(Records contained in a dataset)
-------
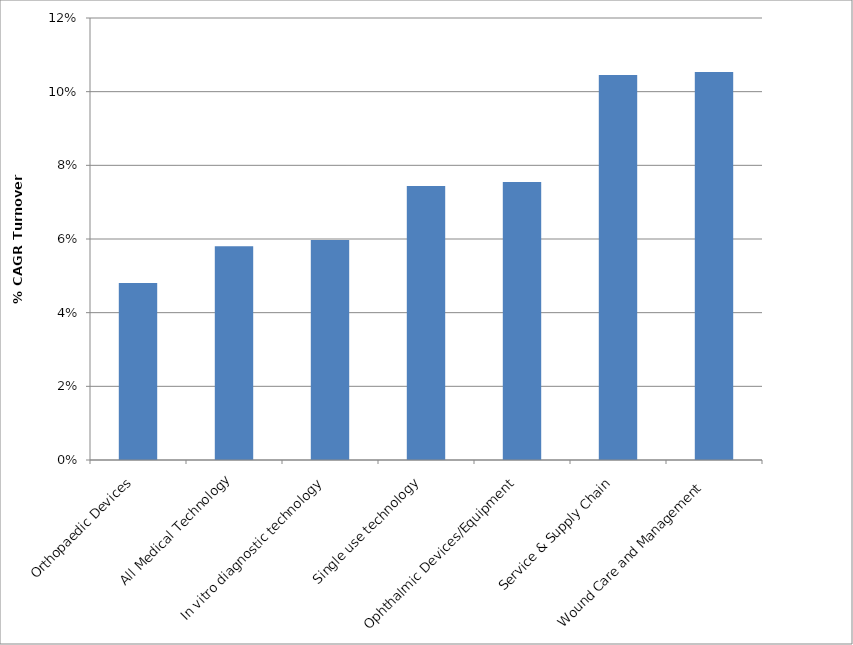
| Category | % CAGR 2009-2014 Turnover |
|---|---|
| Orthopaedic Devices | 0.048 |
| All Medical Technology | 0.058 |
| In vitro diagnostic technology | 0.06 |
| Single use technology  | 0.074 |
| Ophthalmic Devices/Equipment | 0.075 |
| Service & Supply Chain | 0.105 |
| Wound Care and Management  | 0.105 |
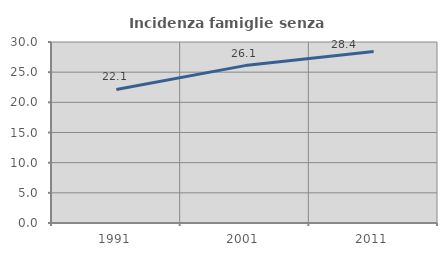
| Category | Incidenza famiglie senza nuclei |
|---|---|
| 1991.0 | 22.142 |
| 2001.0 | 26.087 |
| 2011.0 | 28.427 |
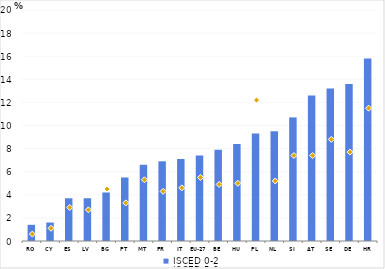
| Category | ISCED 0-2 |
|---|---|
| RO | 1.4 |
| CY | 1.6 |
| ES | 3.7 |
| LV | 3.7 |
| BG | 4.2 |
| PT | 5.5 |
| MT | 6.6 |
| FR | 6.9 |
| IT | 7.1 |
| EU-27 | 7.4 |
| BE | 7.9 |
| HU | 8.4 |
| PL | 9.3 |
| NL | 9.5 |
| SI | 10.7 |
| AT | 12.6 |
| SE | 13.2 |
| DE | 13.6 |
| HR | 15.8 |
-------
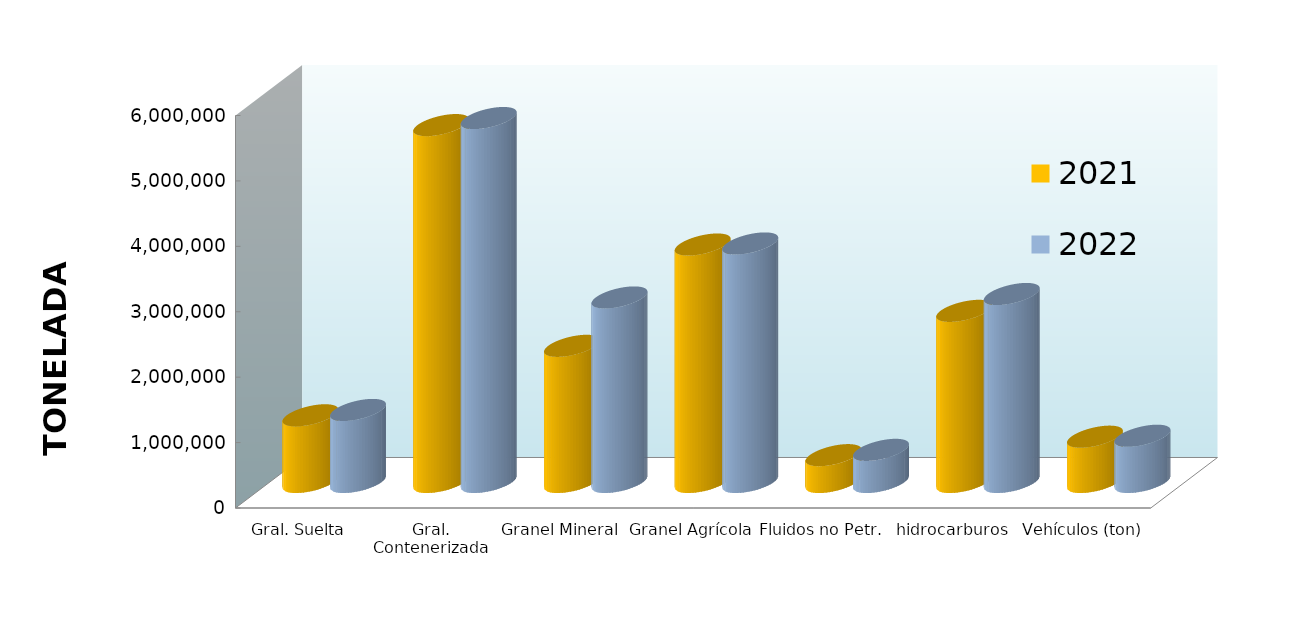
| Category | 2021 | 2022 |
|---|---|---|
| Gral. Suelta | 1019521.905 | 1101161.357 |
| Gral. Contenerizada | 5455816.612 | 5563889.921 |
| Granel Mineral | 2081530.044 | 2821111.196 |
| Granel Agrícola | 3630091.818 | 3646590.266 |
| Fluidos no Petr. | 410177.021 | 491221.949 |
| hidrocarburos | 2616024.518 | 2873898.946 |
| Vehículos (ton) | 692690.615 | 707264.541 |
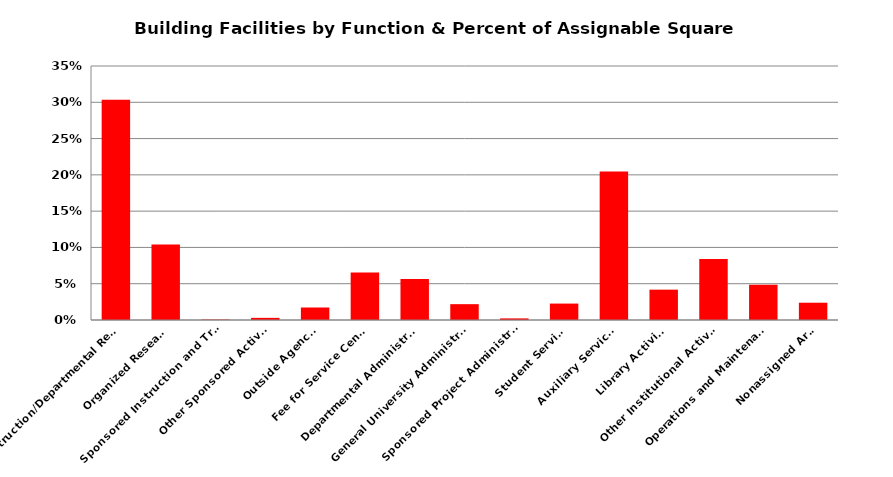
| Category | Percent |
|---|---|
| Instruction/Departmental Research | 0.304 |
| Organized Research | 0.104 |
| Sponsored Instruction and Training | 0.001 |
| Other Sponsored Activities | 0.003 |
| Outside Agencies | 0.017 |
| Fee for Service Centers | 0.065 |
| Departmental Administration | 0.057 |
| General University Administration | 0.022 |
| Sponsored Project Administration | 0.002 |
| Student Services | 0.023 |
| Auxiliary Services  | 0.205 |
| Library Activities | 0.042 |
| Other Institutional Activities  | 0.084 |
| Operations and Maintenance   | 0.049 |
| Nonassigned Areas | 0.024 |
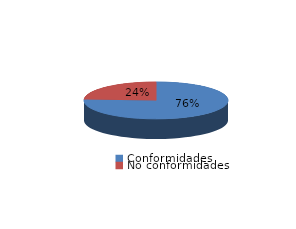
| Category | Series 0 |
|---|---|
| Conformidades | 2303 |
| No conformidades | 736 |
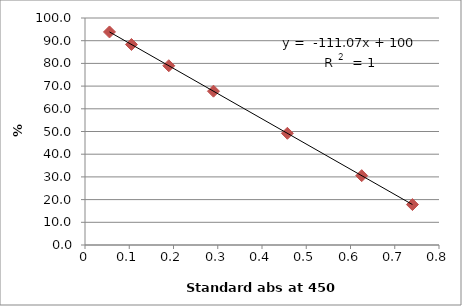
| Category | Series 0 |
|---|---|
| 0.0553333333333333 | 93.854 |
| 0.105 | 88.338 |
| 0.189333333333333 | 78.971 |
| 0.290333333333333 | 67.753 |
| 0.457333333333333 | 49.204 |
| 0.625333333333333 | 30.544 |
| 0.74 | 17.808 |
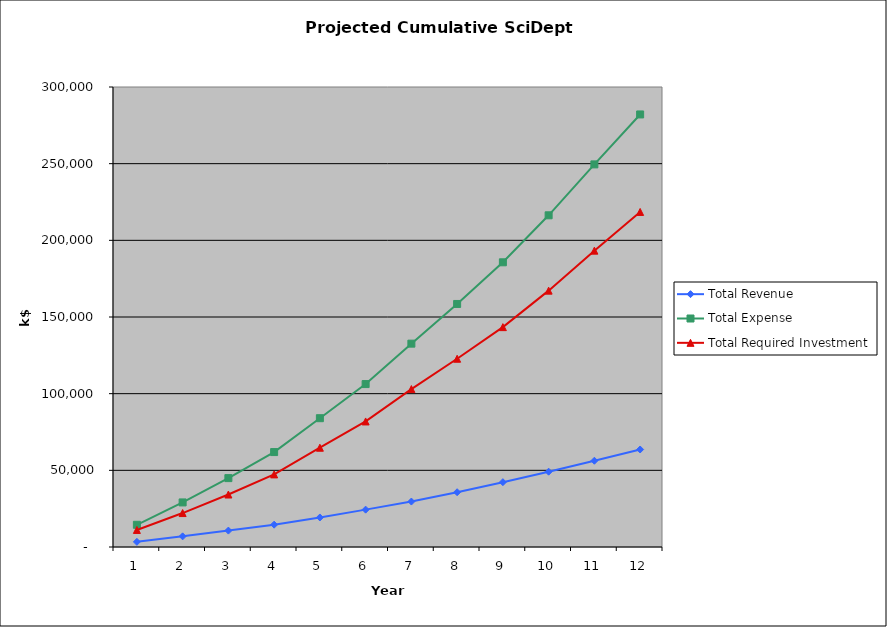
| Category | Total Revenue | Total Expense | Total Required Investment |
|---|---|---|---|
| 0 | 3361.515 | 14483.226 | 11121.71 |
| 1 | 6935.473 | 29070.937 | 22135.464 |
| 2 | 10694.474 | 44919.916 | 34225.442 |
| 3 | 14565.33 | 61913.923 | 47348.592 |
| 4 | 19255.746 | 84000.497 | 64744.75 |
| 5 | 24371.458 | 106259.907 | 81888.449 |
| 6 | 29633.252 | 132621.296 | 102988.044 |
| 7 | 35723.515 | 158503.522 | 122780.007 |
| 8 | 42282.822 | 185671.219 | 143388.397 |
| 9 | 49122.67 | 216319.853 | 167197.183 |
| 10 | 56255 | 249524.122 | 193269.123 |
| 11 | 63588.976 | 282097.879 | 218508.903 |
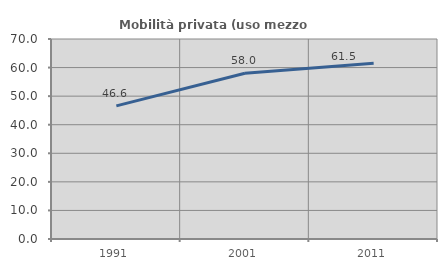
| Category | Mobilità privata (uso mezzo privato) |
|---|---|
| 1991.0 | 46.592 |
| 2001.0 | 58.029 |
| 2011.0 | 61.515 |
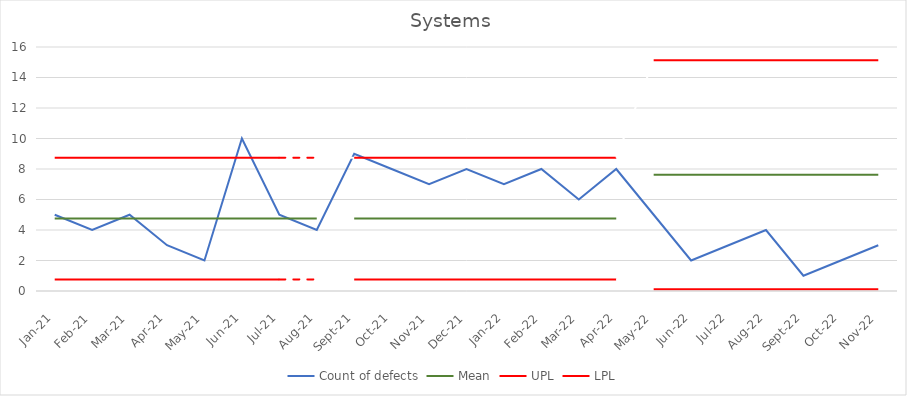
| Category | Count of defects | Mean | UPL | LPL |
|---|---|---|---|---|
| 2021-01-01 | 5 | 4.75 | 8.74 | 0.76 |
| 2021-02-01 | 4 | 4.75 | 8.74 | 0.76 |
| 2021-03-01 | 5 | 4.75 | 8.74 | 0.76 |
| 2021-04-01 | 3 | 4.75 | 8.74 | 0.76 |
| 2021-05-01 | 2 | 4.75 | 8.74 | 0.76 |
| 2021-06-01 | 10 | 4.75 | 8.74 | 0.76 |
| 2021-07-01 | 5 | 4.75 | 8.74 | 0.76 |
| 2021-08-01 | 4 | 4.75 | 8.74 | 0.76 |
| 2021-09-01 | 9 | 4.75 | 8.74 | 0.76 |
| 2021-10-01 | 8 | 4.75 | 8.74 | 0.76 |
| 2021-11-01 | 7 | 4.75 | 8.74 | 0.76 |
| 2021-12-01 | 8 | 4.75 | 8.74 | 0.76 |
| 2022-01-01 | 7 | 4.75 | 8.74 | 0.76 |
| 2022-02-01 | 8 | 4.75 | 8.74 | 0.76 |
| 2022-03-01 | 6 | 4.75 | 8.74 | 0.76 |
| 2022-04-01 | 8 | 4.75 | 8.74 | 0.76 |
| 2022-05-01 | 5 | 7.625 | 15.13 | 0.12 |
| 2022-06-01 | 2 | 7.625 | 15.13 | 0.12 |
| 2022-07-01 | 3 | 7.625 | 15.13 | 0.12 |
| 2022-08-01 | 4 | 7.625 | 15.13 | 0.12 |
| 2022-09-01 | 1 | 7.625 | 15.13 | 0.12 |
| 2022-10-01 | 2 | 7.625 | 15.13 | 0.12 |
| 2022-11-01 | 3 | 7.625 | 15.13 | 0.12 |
-------
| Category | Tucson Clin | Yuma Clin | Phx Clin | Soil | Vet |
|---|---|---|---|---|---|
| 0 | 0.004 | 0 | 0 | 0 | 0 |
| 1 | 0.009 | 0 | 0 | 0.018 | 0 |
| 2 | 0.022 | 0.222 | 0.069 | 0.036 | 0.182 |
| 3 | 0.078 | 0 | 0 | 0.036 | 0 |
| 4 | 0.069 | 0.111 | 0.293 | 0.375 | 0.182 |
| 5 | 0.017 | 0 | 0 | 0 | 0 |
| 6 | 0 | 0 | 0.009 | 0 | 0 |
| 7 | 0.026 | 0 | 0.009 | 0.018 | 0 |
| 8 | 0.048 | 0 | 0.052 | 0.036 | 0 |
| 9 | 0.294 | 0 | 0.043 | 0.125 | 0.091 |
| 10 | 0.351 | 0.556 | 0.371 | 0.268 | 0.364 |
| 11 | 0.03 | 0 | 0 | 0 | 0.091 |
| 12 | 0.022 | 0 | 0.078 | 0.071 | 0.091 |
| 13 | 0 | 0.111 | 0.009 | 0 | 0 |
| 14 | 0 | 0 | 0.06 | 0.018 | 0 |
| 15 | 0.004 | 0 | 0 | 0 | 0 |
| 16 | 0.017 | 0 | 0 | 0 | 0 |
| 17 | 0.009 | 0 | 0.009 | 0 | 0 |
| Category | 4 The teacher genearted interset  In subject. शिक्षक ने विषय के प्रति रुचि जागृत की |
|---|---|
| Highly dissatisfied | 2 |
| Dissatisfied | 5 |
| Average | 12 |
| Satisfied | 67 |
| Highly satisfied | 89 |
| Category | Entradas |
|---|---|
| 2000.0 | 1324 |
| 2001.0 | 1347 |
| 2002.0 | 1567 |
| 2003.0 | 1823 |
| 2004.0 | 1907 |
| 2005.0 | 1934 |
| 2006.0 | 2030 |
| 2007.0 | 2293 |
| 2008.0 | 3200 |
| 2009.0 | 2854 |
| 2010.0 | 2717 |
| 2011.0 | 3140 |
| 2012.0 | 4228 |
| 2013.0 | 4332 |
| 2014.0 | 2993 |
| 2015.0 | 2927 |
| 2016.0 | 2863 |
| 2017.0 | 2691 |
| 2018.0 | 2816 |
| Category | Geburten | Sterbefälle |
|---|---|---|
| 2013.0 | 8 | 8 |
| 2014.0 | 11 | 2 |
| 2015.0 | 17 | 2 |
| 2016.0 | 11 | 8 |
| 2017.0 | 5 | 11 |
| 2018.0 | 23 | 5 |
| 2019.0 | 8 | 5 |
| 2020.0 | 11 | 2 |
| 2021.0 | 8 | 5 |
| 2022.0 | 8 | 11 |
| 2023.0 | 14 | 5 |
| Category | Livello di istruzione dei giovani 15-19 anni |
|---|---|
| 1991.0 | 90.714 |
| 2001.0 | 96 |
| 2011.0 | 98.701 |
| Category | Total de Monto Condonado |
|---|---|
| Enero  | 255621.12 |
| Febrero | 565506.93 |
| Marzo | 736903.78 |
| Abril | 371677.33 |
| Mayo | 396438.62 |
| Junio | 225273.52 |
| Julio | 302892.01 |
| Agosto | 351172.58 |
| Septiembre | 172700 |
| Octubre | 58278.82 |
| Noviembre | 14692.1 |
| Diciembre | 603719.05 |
-------
__Task__: Return, unchanged, the run of lines above that opens with the line containing "2018.0 | 23 | 5 |" and closes with the line containing "Abril | 371677.33 |". Include both.

__Output below__:
| 2018.0 | 23 | 5 |
| 2019.0 | 8 | 5 |
| 2020.0 | 11 | 2 |
| 2021.0 | 8 | 5 |
| 2022.0 | 8 | 11 |
| 2023.0 | 14 | 5 |
| Category | Livello di istruzione dei giovani 15-19 anni |
|---|---|
| 1991.0 | 90.714 |
| 2001.0 | 96 |
| 2011.0 | 98.701 |
| Category | Total de Monto Condonado |
|---|---|
| Enero  | 255621.12 |
| Febrero | 565506.93 |
| Marzo | 736903.78 |
| Abril | 371677.33 |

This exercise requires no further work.